CSE Colloquium 2012-2013 Shivakumar Vaithyanathan

Declarative Analytics: Applications and Tools

Dr. Shivakumar Vaithyanathan

IBM Chief Scientist for Big Data Analytics

Time: Friday, April 12, 2013, 11:00-noon. 

Location: 3105 Engineering Building


Abstract: Modern enterprises are performing complex analyses on increasingly large data sets to drive business decisions. Tasks such as root cause analysis from system logs and social media analytics for lead generation, customer retention and digital marketing are rapidly gaining importance. These applications consist of three major analytic phases: text analytics, semi-structured data processing (joins, group-by, aggregation), and statistical/predictive modeling. The size of the data-sets in conjunction with the complexity of the analysis necessitates large-scale distributed processing of the analytical algorithms. At IBM we are building tools and technologies to support each of these analytic phases and in particular we are building declarative languages for these phases. While the declarative nature of the language abstracts away the need for programmer-optimization, the syntax of these languages is designed to appeal to the corresponding communities. As an example for statistical modeling, we expose a high-level language with syntax similar to R -- a very popular statistical processing language.
In this talk I will give an overview of some real-world big data applications we are currently working on and use that to motivate the need for the three major phases discussed above. I will then describe, in some detail, declarative systems for text analytics and statistical modeling along with a discussion on speeds, feeds and comparisons.

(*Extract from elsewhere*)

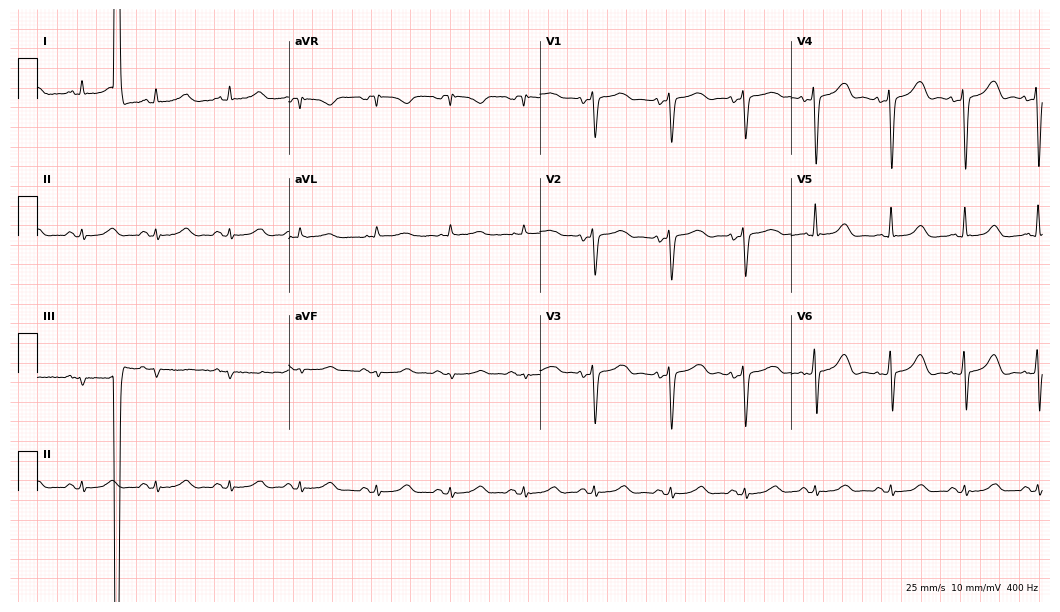
12-lead ECG from a male, 57 years old. Screened for six findings — first-degree AV block, right bundle branch block, left bundle branch block, sinus bradycardia, atrial fibrillation, sinus tachycardia — none is recorded. Only these six findings were labelled.

Speaker Bio: Shivakumar Vaithyanathan is the IBM Chief Scientist for Big Data Analytics and the Department Manager of the Large Scale Analytics and Discovery Group at the IBM Almaden Research Center. Since joining IBM in 1998, he has been involved in multiple research areas. His department is currently involved in building systems for scalable text analytics, enterprise search and large-scale machine learning. Multiple technologies developed in his department currently ship with several IBM products including IBM’s Big Data Products. Prior to IBM, Shivakumar was part of the newly formed Altavista Group at Digital. Shivakumar has co-authored more than 40 publications and was a invited keynote speaker at the 2011 German Database Conference and 2011 ACM SiGIR Industrial Track.


Host: Dr Anil Jain